STRATEGI LEMBAGA PENDIDIKAN
UNTUK MENDAPATKAN MANFAAT YANG MAKSIMAL
DARI KETERSEDIAAN SISTEM INFORMASI
Oleh
Eny Nuryati
Email
: nuryatieny@gmail.com
Keuntungan yang diperoleh dari
ketersediaan sistem informasi suatu lembaga pendidikan dapat dilihat dari 3
sisi yaitu pemberi data, pengambil keputusan, dan
pengguna informasi.
Dari sisi pemberi
data keuntungan diperoleh
dengan adanya pemanfaatan data yang lebih optimal dan peluang menjual informasi
dengan dimensi lebih luas.
Sisi pengambil
keputusan memperoleh
manfaat di dalam peningkatan pelayanan, pengambilan keputusan yang lebih cepat
dan tepat, maupun kebijakan-kebijakan yang akan lebih efektif dan efisien.
Sedangkan dari sisi pengguna
informasi nilai tambah ada
pada berkurangnya resiko atas tindakan yang tidak tepat, meningkatnya daya
saing, dan meningkatnya keuntungan suatu lembaga.
Bagaimana strategi
lembaga pendidikan untuk
mencapai keuntungan-keuntungan tersebut ?
Agar Sistem Informasi di dunia pendidikan dapat menjawab
tantangan zaman maka Sistem Informasi tersebut haruslah yang berbasis Teknologi
Informasi dan Komunikasi. Teknologi Informasi menekankan pada sistem pengolahan
informasi sedangkan teknologi komunikasi berfungsi untuk pengiriman informasi
melalui internet dengan jaringan satelit atau kabel. Pembelajaran Teknologi Informasi
dan Komunikasi (TIK ) di dunia pendidikan (sekolah dan perguruan tinggi)
bertujuan agar siswa/ mahasiswa dan guru/ dosen memiliki kompetensi untuk
memanfaatkan teknologi informasi sebagai perangkat keras dan perangkat lunak
untuk mengolah, menganalisis dan mentransmisikan data dengan memperhatikan dan
memanfaatkan teknologi komunikasi agar komunikasi dapat berjalan dengan lancar,
sehingga produk teknologi informasi yang dihasilkan bermanfaat sebagai alat dan
bahan komunikasi pembelajaran, yang dalam hal ini untuk meningkatkan kualitas
pembelajaran.
Selanjutnya untuk mendapatkan
manfaat yang maksimal dari penerapan TIK di lingkungan pendidikan, tentu saja
harus melalui perubahan pola pikir yang cukup fundamental dan tentu saja
tidaklah mudah karena dalam hal ini berkaitan dengan sikap hidup seseorang.
Dari hasil-hasil penelitian yang dilakukan oleh lembaga-lembaga pendidikan
diperoleh kesimpulan bahwa kunci utama keberhasilan inisiatif apapun yang terkait
dengan pemanfaatan TIK di lingkungan pembelajaran sangat tergantung pada tenaga
pengajar ( guru atau dosen).

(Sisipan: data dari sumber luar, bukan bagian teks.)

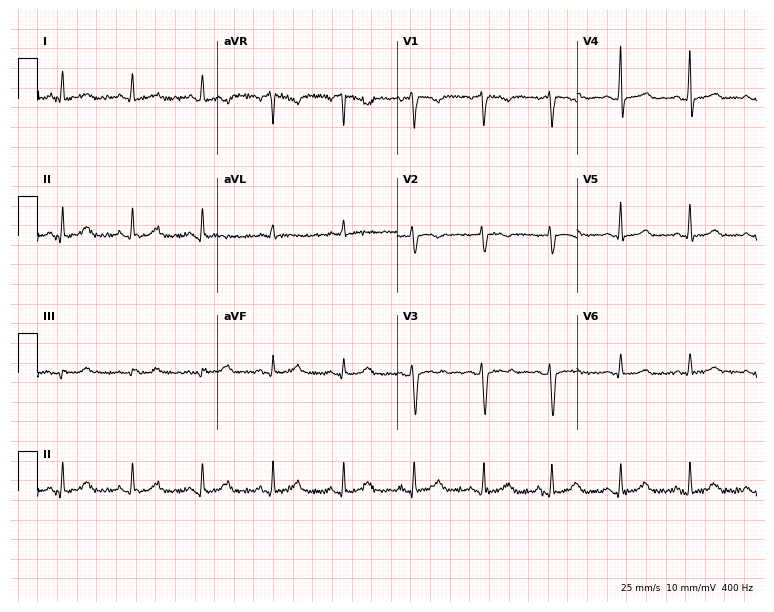
Standard 12-lead ECG recorded from a female patient, 35 years old. None of these six findings is recorded: first-degree AV block, right bundle branch block, left bundle branch block, sinus bradycardia, atrial fibrillation, sinus tachycardia.
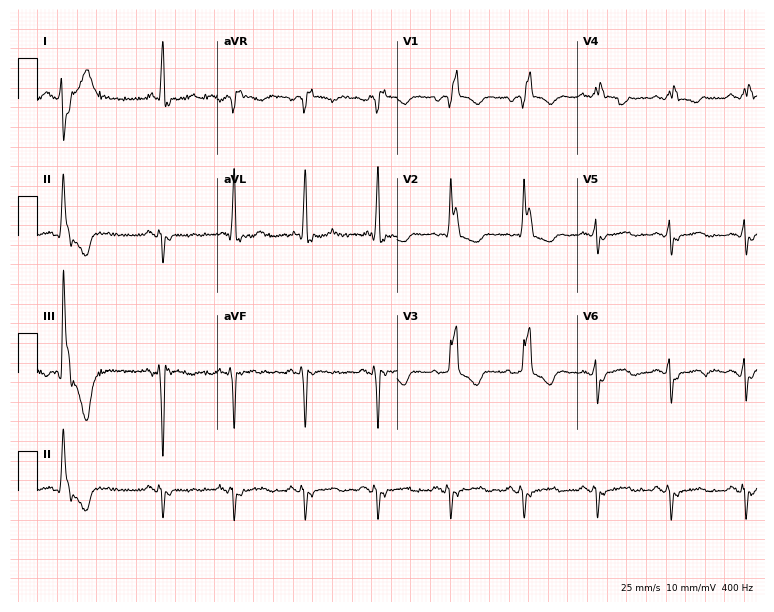
12-lead ECG from a female patient, 76 years old. Screened for six findings — first-degree AV block, right bundle branch block, left bundle branch block, sinus bradycardia, atrial fibrillation, sinus tachycardia — none is recorded.
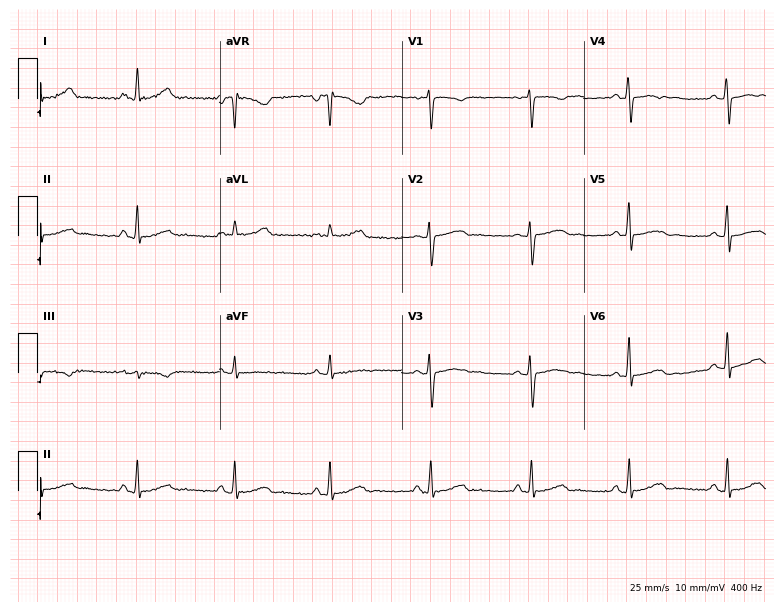
Standard 12-lead ECG recorded from a 50-year-old woman (7.4-second recording at 400 Hz). Read as a normal ECG.
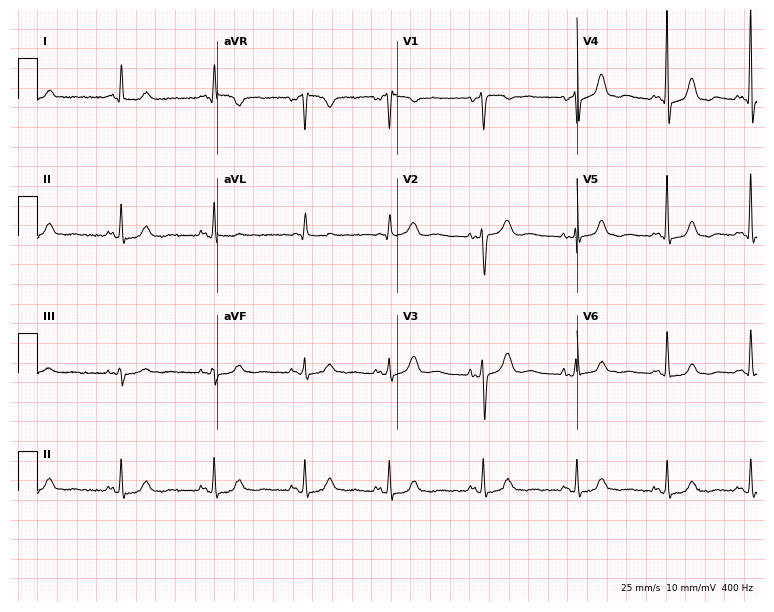
Standard 12-lead ECG recorded from a female patient, 83 years old (7.3-second recording at 400 Hz). None of these six findings is recorded: first-degree AV block, right bundle branch block, left bundle branch block, sinus bradycardia, atrial fibrillation, sinus tachycardia. Other findings, if any, are not listed.

Hakekat guru sebagai pihak “yang digugu dan
ditiru”, memperlihatkan bahwa semaju apa pun lingkungan pendidikan di
Indonesia, faktor budaya yang meletakkan tenaga pengajar sebagai pemeran utama
dalam proses pendidikan formal di kelas akan teramat sulit dihilangkan.
Sehingga usaha pertama yang harus dilakukan adalah pemberdayaan tenaga pengajar
guru maupun dosen ini, baru kemudian ditunjang yang lain-lain. Atau lebih
jelasnya strategi-strategi yang harus diupayakan oleh lembaga pendidikan dalam
hal ini adalah sebagai berikut :
1. Pemberdayaan pengajar.
Seperti yang telah disampaikan
di atas bahwa tokoh sentralnya adalah guru/ dosen, maka harus diusahakan
semaksimal mungkin bisa terjadi perubahan gaya mengajar (teaching skills) guru/
dosen yang sesuai dengan kondisi dan kebutuhan masa kini.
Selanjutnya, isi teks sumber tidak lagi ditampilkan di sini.